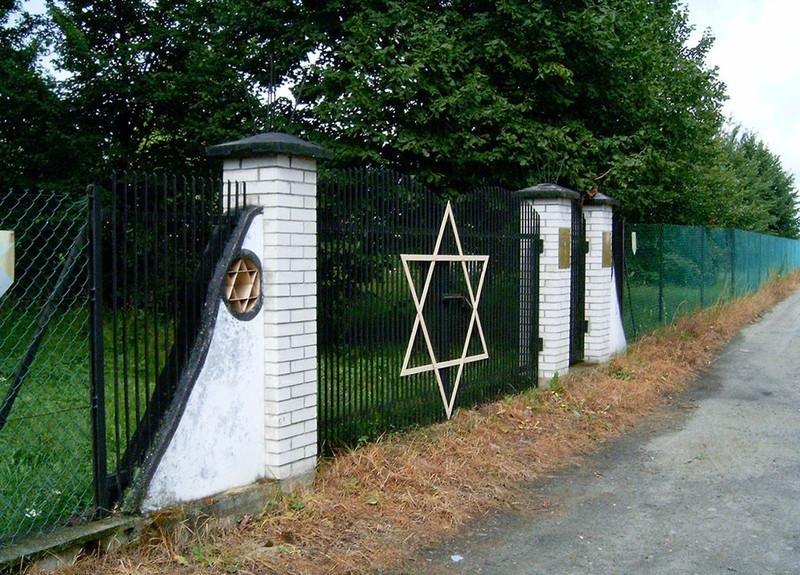 Brama żydowskiego cmentarza w Pilźnie.
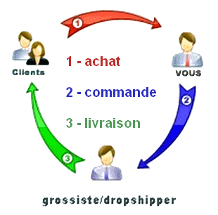 Principe du Drop-Shipping : Le client achète chez vous. Vous passez la commande au fournisseur Le fournisseur livre le client...
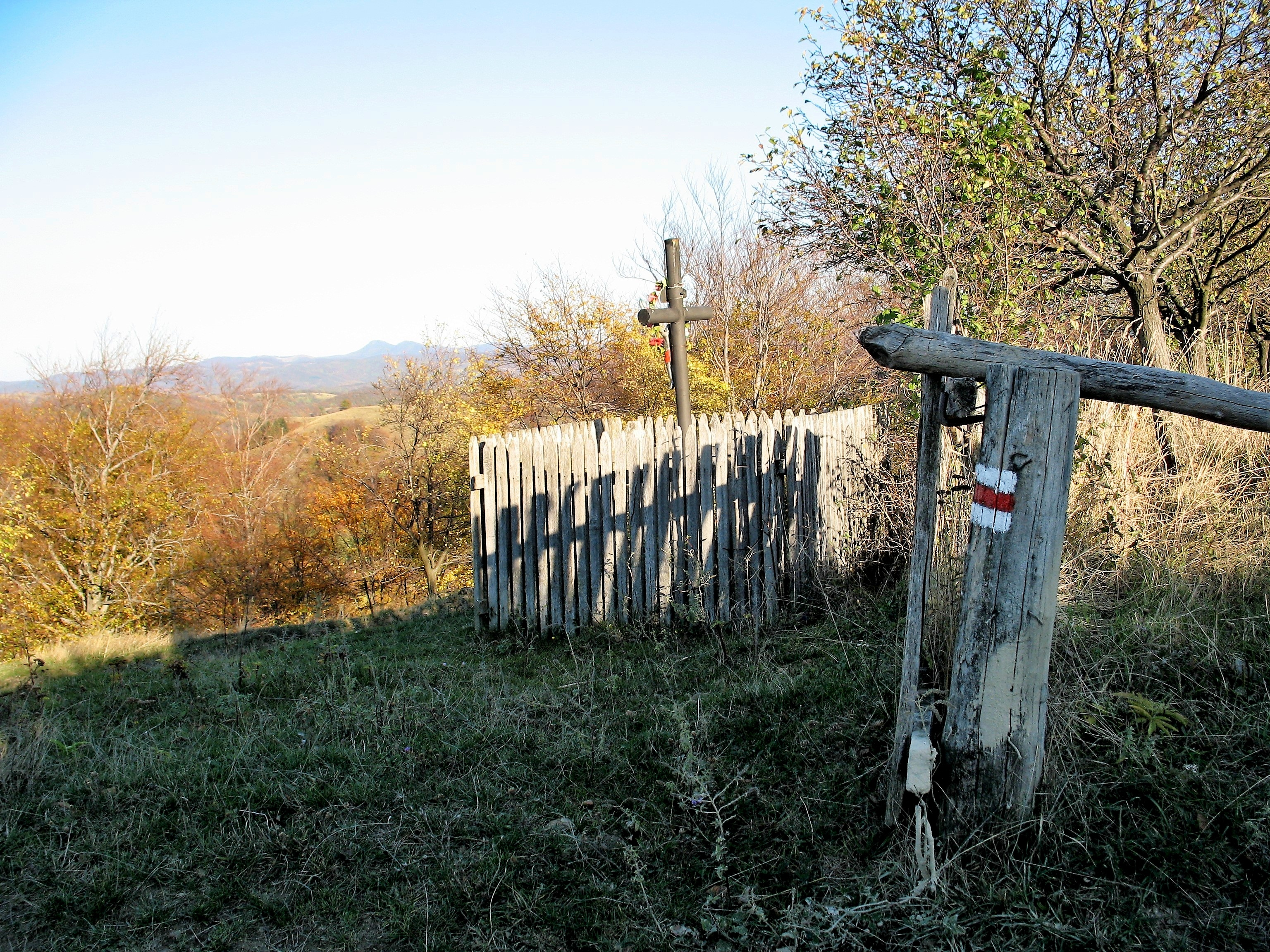 Česká pásová turistická značka na trase z Rovenska do Gerniku
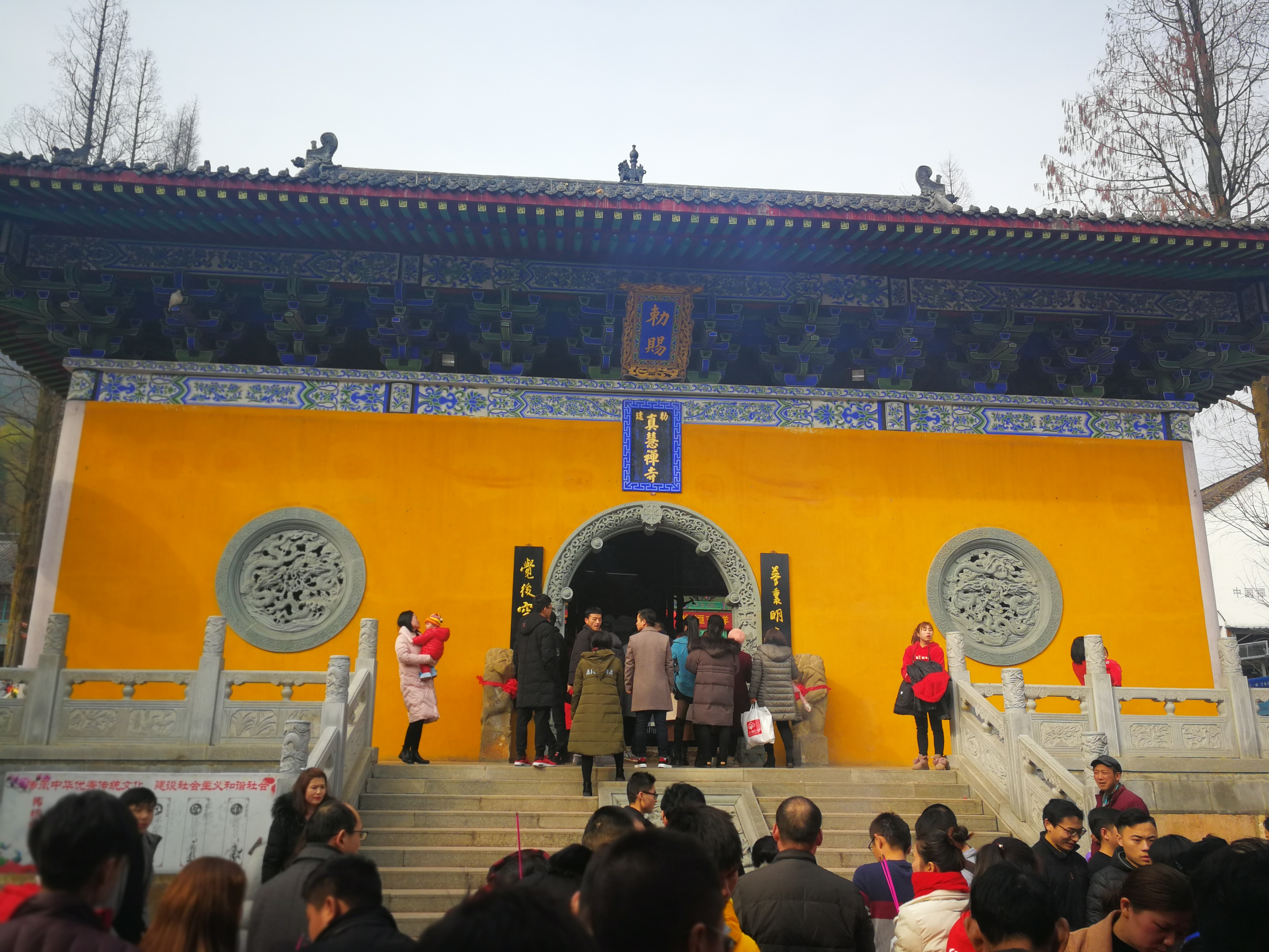 中文（中国大陆）: 五祖寺一角
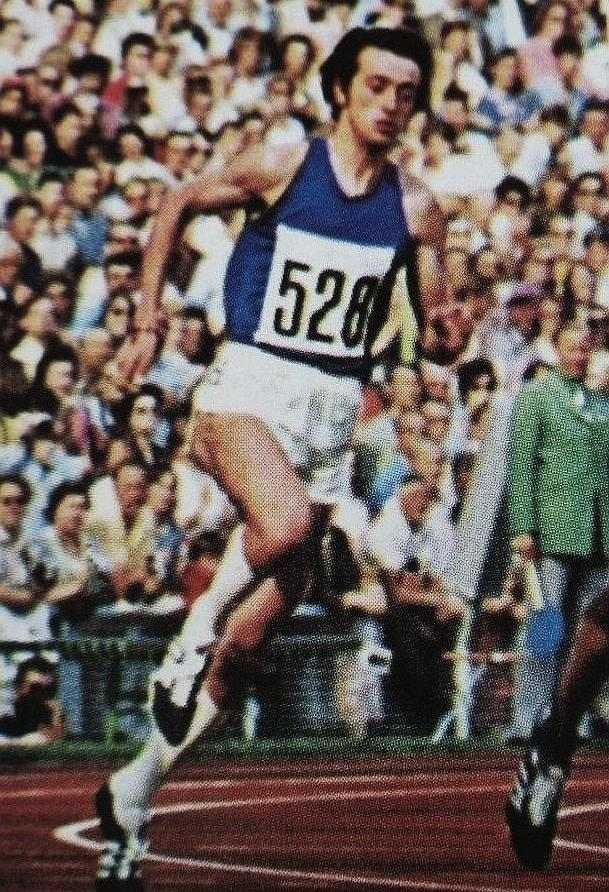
^^^^
> [Instructions to follow] Restate exactly, and only, the lines from the one that holds "Principe du Drop-Shipping" down to the last line of the material above. Omit the pictures.

> [Written answer]
 Principe du Drop-Shipping : Le client achète chez vous. Vous passez la commande au fournisseur Le fournisseur livre le client...
 Česká pásová turistická značka na trase z Rovenska do Gerniku
 中文（中国大陆）: 五祖寺一角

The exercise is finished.